Expression profiling reveals altered satellite cell numbers and glycolytic enzyme transcription in nemaline myopathy muscle

Abstract

The nemaline myopathies (NMs) are a clinically and genetically heterogeneous group of disorders characterized by nemaline rods and skeletal muscle weakness. Mutations in five sarcomeric thin filament genes have been identified. However, the molecular consequences of these mutations are unknown. Using Affymetrix oligonucleotide microarrays, we have analyzed the expression patterns of >21,000 genes and expressed sequence tags in skeletal muscles of 12 NM patients and 21 controls. Multiple complementary approaches were used for data analysis, including geometric fold analysis, two-tailed unequal variance t test, hierarchical clustering, relevance network, and nearest-neighbor analysis. We report the identification of high satellite cell populations in NM and the significant down-regulation of transcripts for key enzymes of glucose and glycogen metabolism as well as a possible regulator of fatty acid metabolism, UCP3. Interestingly, transcript level changes of multiple genes suggest possible changes in Ca(2+) homeostasis.
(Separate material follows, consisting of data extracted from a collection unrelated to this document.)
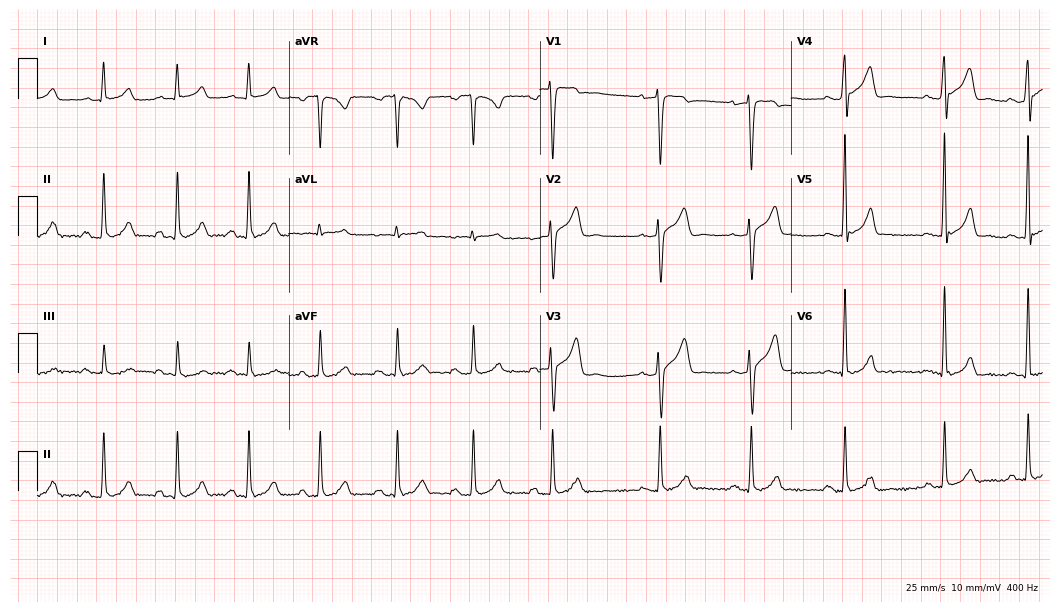
ECG — a male patient, 35 years old. Labelled as a normal ECG.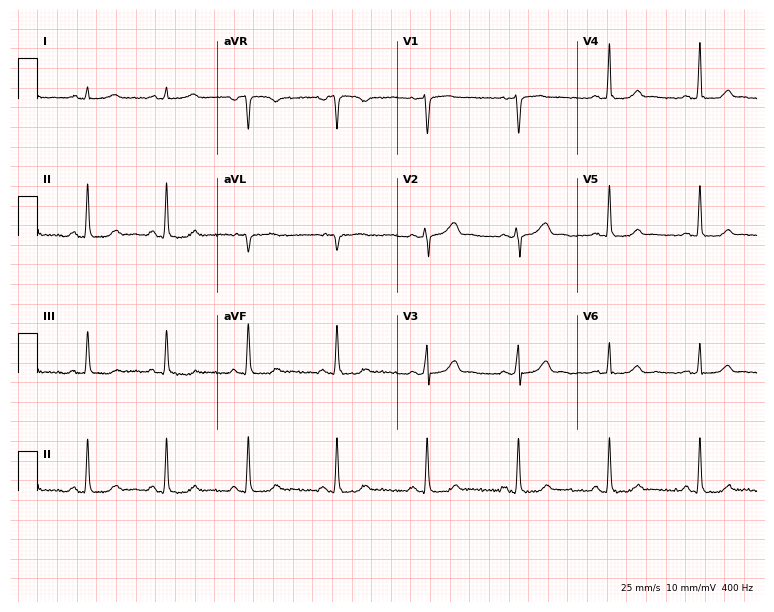
12-lead ECG from a 44-year-old female. Recorded interpretation: within normal limits.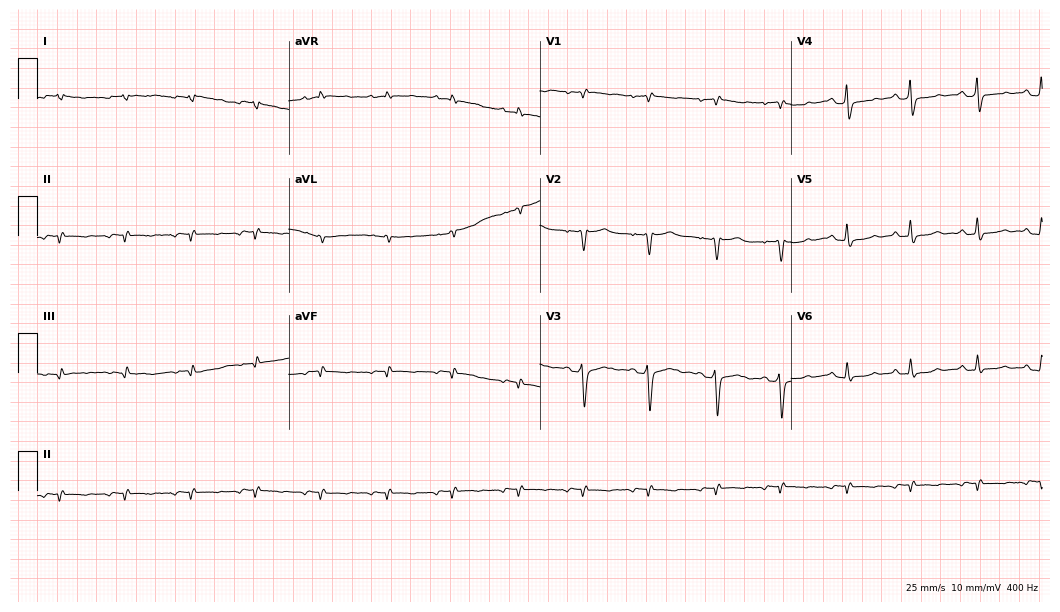
12-lead ECG from a 67-year-old female patient. No first-degree AV block, right bundle branch block, left bundle branch block, sinus bradycardia, atrial fibrillation or sinus tachycardia recorded for this tracing.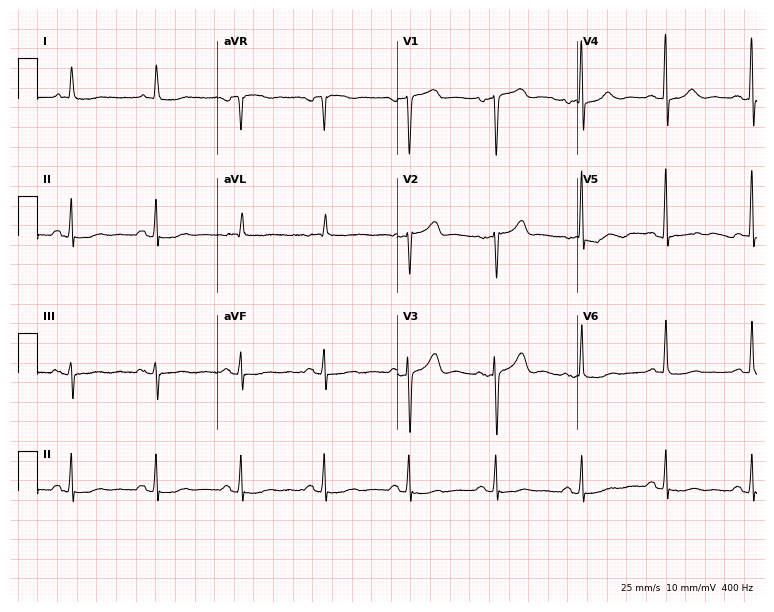
12-lead ECG from a 74-year-old female. Screened for six findings — first-degree AV block, right bundle branch block, left bundle branch block, sinus bradycardia, atrial fibrillation, sinus tachycardia — none is recorded.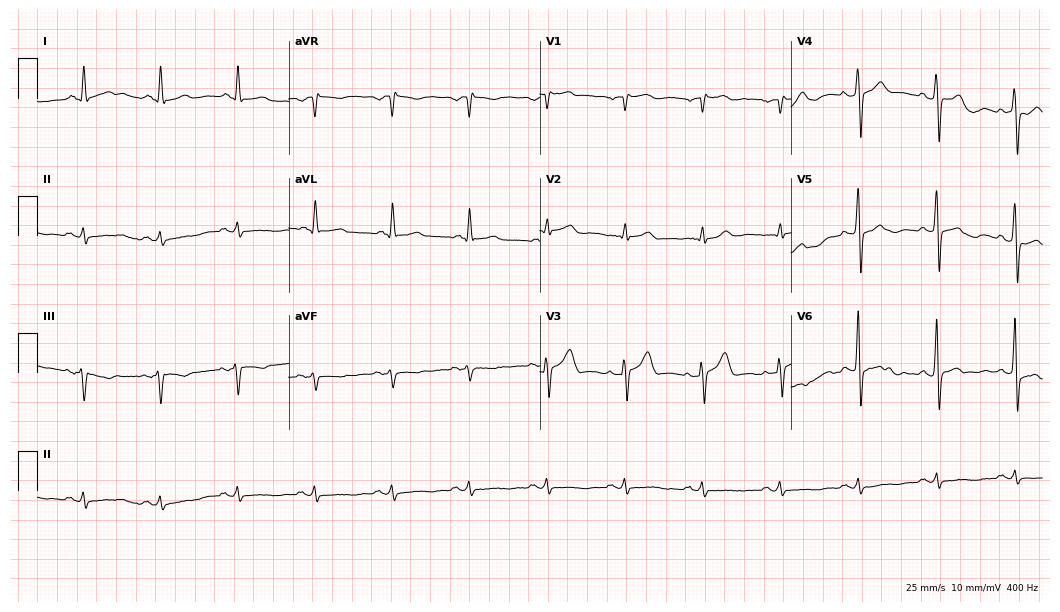
12-lead ECG from a male patient, 59 years old. Screened for six findings — first-degree AV block, right bundle branch block, left bundle branch block, sinus bradycardia, atrial fibrillation, sinus tachycardia — none is recorded. Other findings, if any, are not listed.

The increased expression of multiple structural proteins was consistent with increased fibrosis. This comprehensive study of downstream molecular consequences of NM gene mutations provides insights in the cellular events leading to the NM phenotype.

Figures

Figure 1

NM and normal samples cluster independently by hierarchical clustering. Dendrogram generated by treeview (at top) reveals correlations between data sets for 34 specimens (middle) and identifies separate clusters for NM and normal muscles. The bottom part of the figure depicts signal strengths for a representative gene cluster, in which each row reflects the expression levels of one probe set across all samples. Color indicates relative signal levels, with red indicating the highest and green indicating the lowest expression.

Figure 2

Confirmatory studies of UCP3 and β-tubulin, at the transcript and protein levels. (A) UCP3 gene expression levels by quantitative reverse transcriptase PCR, for three representative normal (T145, T147, and T178) and NM (T68, T80, and T39) samples. UCP3 mRNA concentration is higher in normal than NM samples, and therefore peaks at an earlier cycle. (B) Immunoblotting reveals higher UCP3 protein levels in NM than in normal samples (Top). Specimens are indicated above. Ponceau S staining (PonS, Bottom) was used to ensure even loading of all protein samples. β-Tubulin also appears increased by immunoblotting in NM samples (β-TU, Middle). IF for β-tubulin in representative samples T146 (normal) (C) and T41 (NM) (D) reveals localization to connective tissue and not muscle fibers. (Bar = 50 μm.)

Figure 3

Identification of satellite cells in NM muscle. Indirect IF for NCAM1 (A–C) or PAX7 (D–F) is shown in green. 4′,6-Diamidino-2-phenylindole (DAPI)-counterstained nuclei (B, C, E, and F) are shown in blue. Putative satellite cells (arrows) are located peripheral to the myofibers and are surrounded by NCAM1-positive plasma membrane. (G–I) Lower-power views of satellite cells stained for PAX7 (appearing as small white dots) in normal biopsy, T137 (G), and two NM biopsies, T41 (H) and T43 (I). [Bars = 20 μm (A–F) and 50 μm (G–I).]

Figure 4

Highlights of key changes in cell cycle, differentiation, and metabolism-related transcripts. (A) Representative steps from pathways involved in cell cycle regulation and myogenesis. Significantly underexpressed (in red) and overexpressed (in green) genes were identified by using fold and t test analysis (Table 3). The CCND2/CDK4 pathway seems to be overall promoted, whereas the c-Fos and c-Jun pathways appear inhibited at the transcriptional level. Myogenesis-related genes are underexpressed. (B) Overall underexpression of key enzymes from the glucose and glycogen metabolic pathways (Table 3).